# front diff trouble



## 05brute91 (Nov 17, 2012)

ok guys I bought this brute a month ago with problems. the motor was wore out completely so I did a 840. plastics beat up and today I found out on the front diff were the right side axel goes in it was busted, and the idiot put silicone caulking in there to seal it. well when I drained it just a lil bit off dope come out so I pulled the axels and it was full of mud. the bearings wont even turn. do you guys think it messed up my ring and pinion? I bought a new case its on the way, and I also bought a bearing and seal kit, all balls.
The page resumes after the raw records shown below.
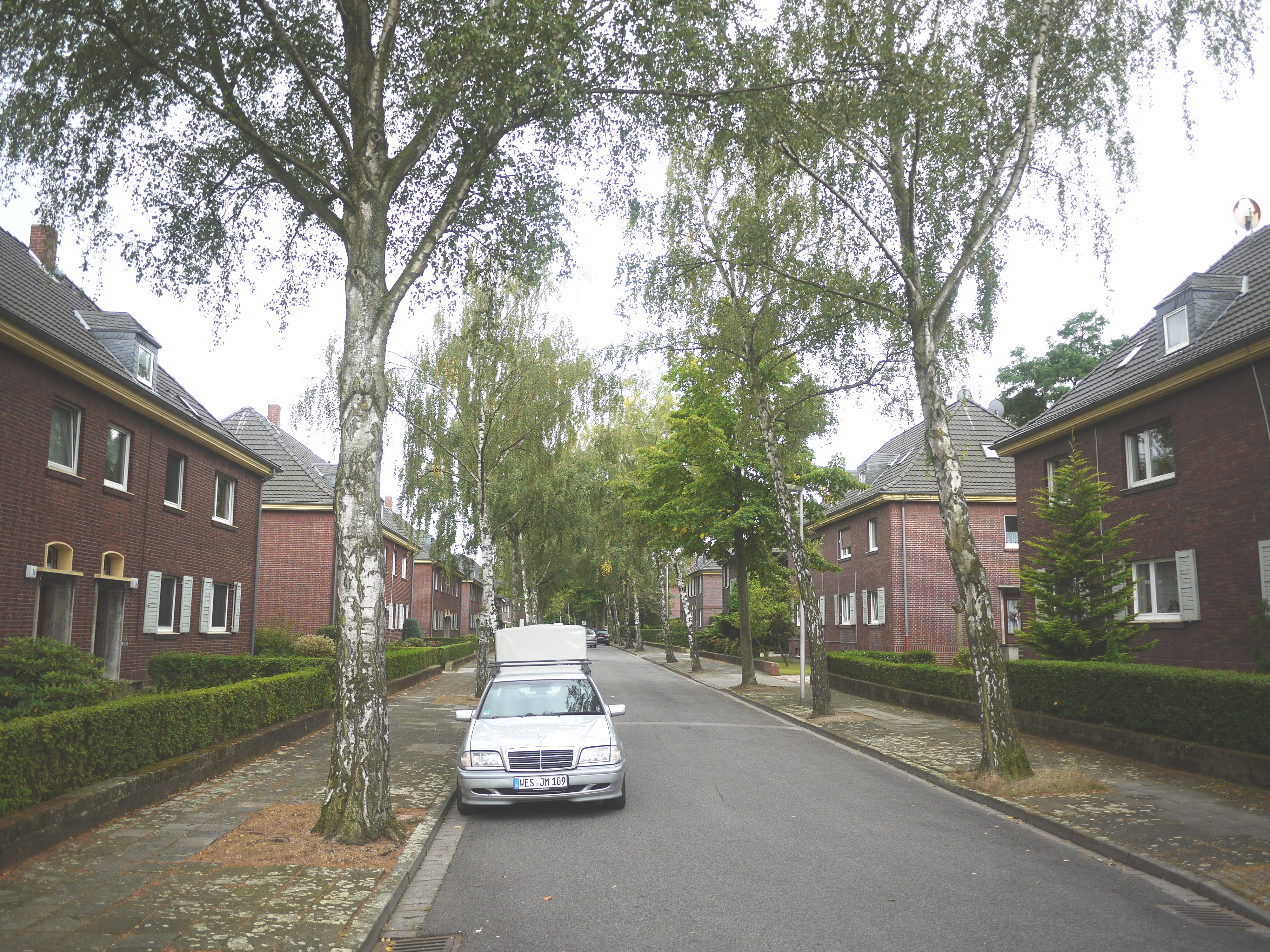 Muspasch Siedlung in Moers (denkmalgeschützt), Oststraße
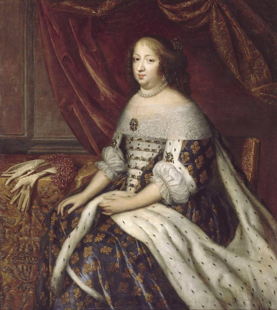 Anne d'Autriche représentée en grand costume royal, assise prés d'une table portant ses gants (1601-1666)
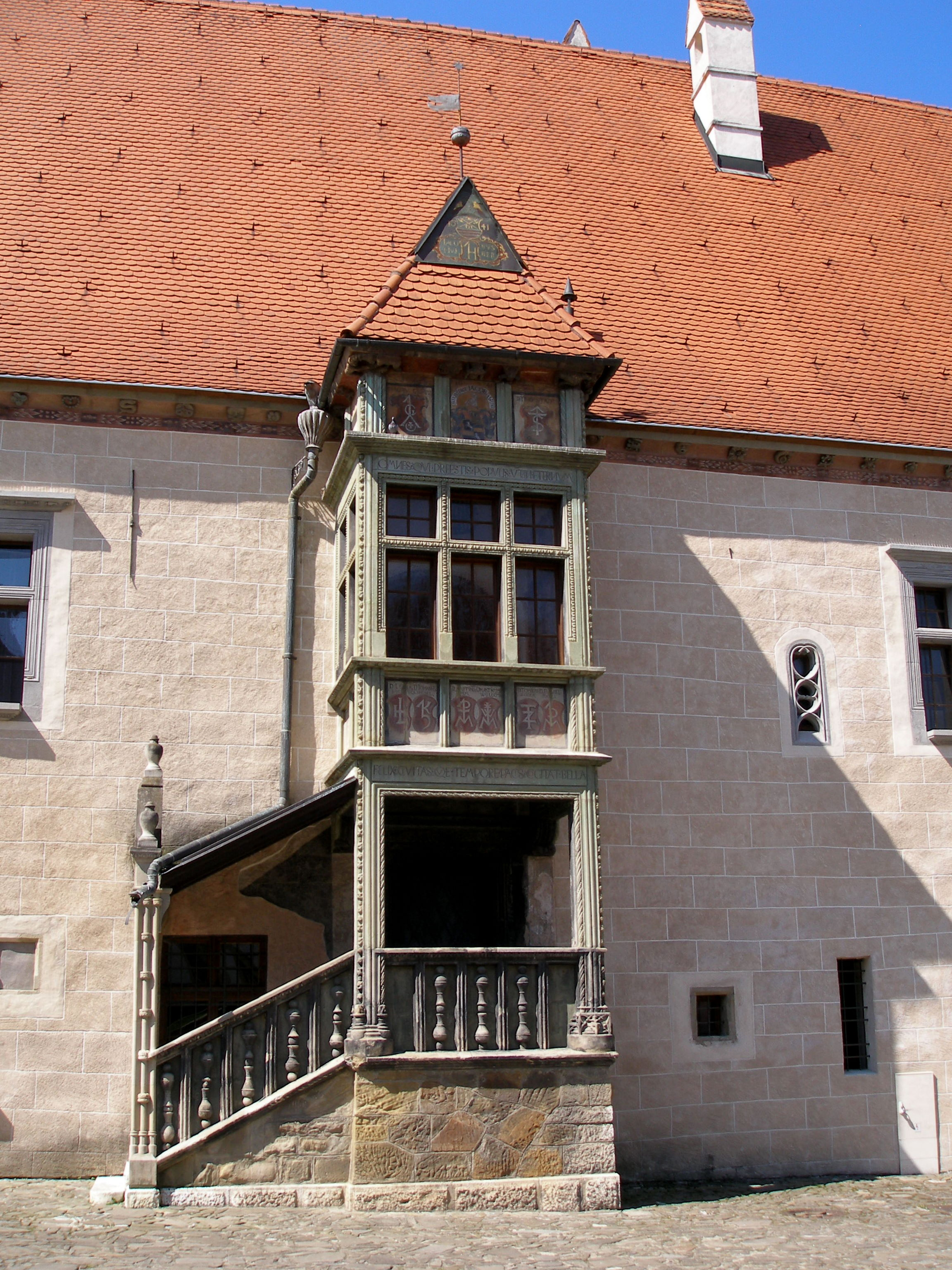 Renesančno-gotické námestie, starobylé námestie obdĺžnikového tvaru má rozlohu 260x80 metrov. V jeho strede sa nachádza architektonický skvost - Mestská radnica. Námestie je obkolesené z troch strán 46-timi poschodovými meštianskymi domami, postavenými na typických úzkych stredovekých parcelách, kolmých na námestie. Do námestia sú orientované všetky významné ulice historického jadra. Dlažbu námestia tvorili pôvodne mačacie hlavy. Môžete ich tu vidieť i dnes. Námestie Bardejova bolo v stredoveku trhovým námestím - konali sa na ňom jarmoky. Najvýznamnejšou pamiatkou námestia je rímskokatolícka Bazilika svätého Egídia, stojacia v jeho severnej časti. Začali ju stavať začiatkom 15. storočia a postupne dostala podobu veľkolepej gotickej baziliky s tromi loďami. V interiéri zaujme súbor 11 neskorogotických oltárov z 15. a 16. storočia, z ktorých niektoré plastiky sa považujú za vrcholné európske rezbárske práce. This medium shows the protected monument with the number 701-1677/0 in the Slovak Republic.

I guess im asking if you guys think my internals can be reused being it wasn't sealed and got mud and water in it. thanks guys


----------



## brutemike (Mar 23, 2010)

Should be just wire wheel everything good and I would put a new bevel gear carrier in and do the bevel gear pin mod also.A must if it was me.....


----------



## 05brute91 (Nov 17, 2012)

what is that mod I haven't seen it


----------



## rmax (Nov 21, 2009)

the bevel gears an shaft a so close tolarance that oil is restricted from lubing them , so they are cutting a shallow grouve in the shaft for oil to get in an lube the gear, theres a how to somewhere in the kawie section that shows all


----------



## 05brute91 (Nov 17, 2012)

Ok thanks guys is there a mod to help 4wd engage better I noticed on my other brute wid is A 07 if your bottomed out on a rut and your front wheels have no pressure on them 4wd does wont to engage is there away to fix this? I'm also doing away with the actuator and going with manual 4wd


----------



## brutemike (Mar 23, 2010)

The manual switch will solve the engagement issue.


----------



## 05brute91 (Nov 17, 2012)

Ok thanks guys


----------